1998). In ruling that Acebedo can have duly licensed optometrists in its employ, the Court held:
Petitioners' contentions are, however, untenable. The fact that private respondent
hires optometrists who practice their profession in the course of their employment in
private respondent's optical shops,does not translate into a practice of optometry by
private respondent itself. Private respondent is a corporation created and organized
for the purpose of conducting the business of selling optical lenses or eyeglasses,
among others. The clientele of private respondent understandably, would largely be
composed of persons with defective vision and thus need the proper lenses to
correct the same and enable them to gain normal vision. The determination of the
proper lenses to sell to private respondent's clientele entails the employment of
optometrists who have been precisely trained for that purpose. Private respondent's

business is not, the determination itself of the proper lenses needed by persons with
defective vision. Private respondent's business, rather, is the buying and importing of
eyeglasses and lenses, and other similar or allied instruments from suppliers thereof
and selling the same to consumers. 5
In much the same vein, there would be no legal impediment for a lawyer, a physician, an
accountant or any other person duly licensed to engage in the practice of a regulated
profession to be hired or employed by a corporation but, by such employment, the
corporation may not itself then carry on and exercise the regulated activity.

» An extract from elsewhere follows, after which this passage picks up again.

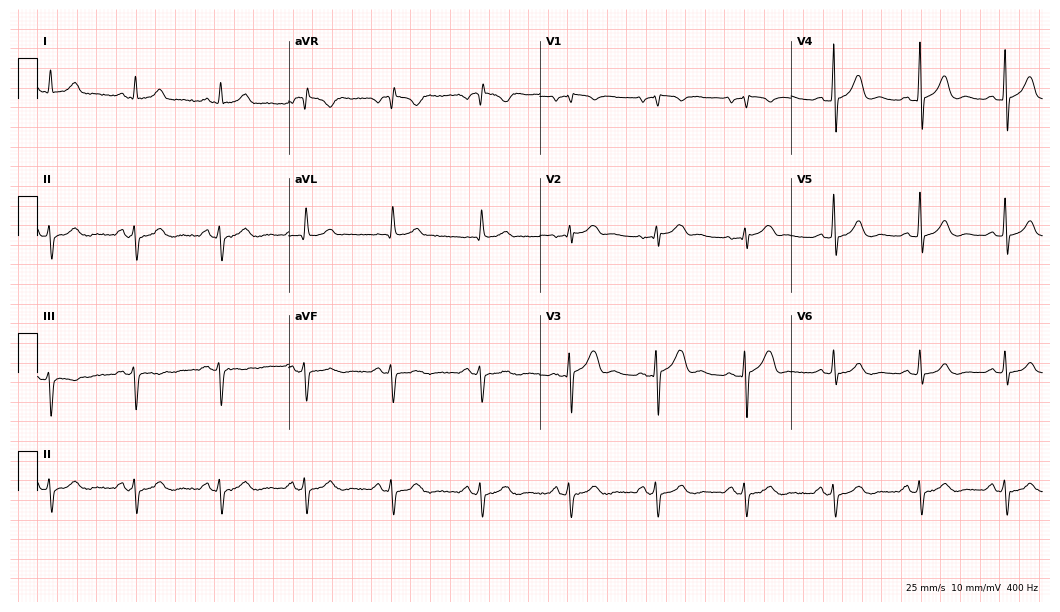
12-lead ECG (10.2-second recording at 400 Hz) from a 62-year-old male. Screened for six findings — first-degree AV block, right bundle branch block, left bundle branch block, sinus bradycardia, atrial fibrillation, sinus tachycardia — none is recorded.

Petitioner argues that respondent City Mayor has acted beyond his authority in imposing the
conditions expressed in Acebedo's permit. The contention is bereft of merit. The city Mayor has
merely restated what the Optometry Law mandates. Under Section 171, paragraph 2(n), of the then
Local Government Code, 6 the City Mayor, being the Chief Executive of the Local Government, has
had the authority to "grant or refuse to grant, pursuant to law, city licenses or permits, and revoke the
same for violation of law or ordinance or the conditions upon which they are granted." Its equivalent
provision in the Local Government Code of 1991 is now found in Section 445, paragraph 3(iv), which
empowers city mayors to "issue licenses and permits and suspend or revoke the same for any
violation of the conditions upon which said licenses or permits (are) issued, pursuant to law or
ordinance." Municipal corporations are agencies of the State for the promotion and maintenance of
local self-governance and are endowed with police power in order to effectively accomplish the
declared objects of their creation. 7 An attribute of sovereignty, police power has been defined to be
the power to prescribed regulations to promote the health, morals, education, good order or safety,
and general welfare of the people. 8
A license or permits is not a contract between the sovereign and the grantee, rather, it is a special
privilege, a permission or authority to do what would be within its terms; it is neither vested nor
permanent that can at no time be withdrawn or taken back by the grantor. The Solicitor General has
posited correctly is disagreeing with the appellate court which has mistaken the conditions imposed
by respondent City Mayor as being binding on both the city government and petitioner upon the
thesis that the permit issued by him partakes the nature of a private agreement or contract. For a
permit be impressed with a contractual character, it must be clearly demonstrated that the very
administrative agency, which is the source of the permit, can place that burden on itself as such. 9
Accordingly, I vote to deny the petition.